Look for the word "cells" in the records, and copy each line where it appears.

[Stored records]
BEGIN

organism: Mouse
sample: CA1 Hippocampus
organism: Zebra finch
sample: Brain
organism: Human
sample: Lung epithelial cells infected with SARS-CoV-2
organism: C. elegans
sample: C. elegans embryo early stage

END
BEGIN

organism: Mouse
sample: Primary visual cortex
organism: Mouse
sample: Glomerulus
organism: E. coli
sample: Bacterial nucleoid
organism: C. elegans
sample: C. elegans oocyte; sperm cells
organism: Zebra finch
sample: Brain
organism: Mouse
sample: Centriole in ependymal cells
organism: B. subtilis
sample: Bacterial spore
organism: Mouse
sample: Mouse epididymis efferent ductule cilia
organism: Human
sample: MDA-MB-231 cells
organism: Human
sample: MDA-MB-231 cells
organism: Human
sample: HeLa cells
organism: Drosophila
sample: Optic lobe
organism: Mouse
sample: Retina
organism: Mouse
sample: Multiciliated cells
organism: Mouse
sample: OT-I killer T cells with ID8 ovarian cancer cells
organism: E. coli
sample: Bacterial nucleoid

END

▶ _ANSWER TO THIS PROBLEM_:
sample: Lung epithelial cells infected with SARS-CoV-2
sample: C. elegans oocyte; sperm cells
sample: Centriole in ependymal cells
sample: MDA-MB-231 cells
sample: MDA-MB-231 cells
sample: HeLa cells
sample: Multiciliated cells
sample: OT-I killer T cells with ID8 ovarian cancer cells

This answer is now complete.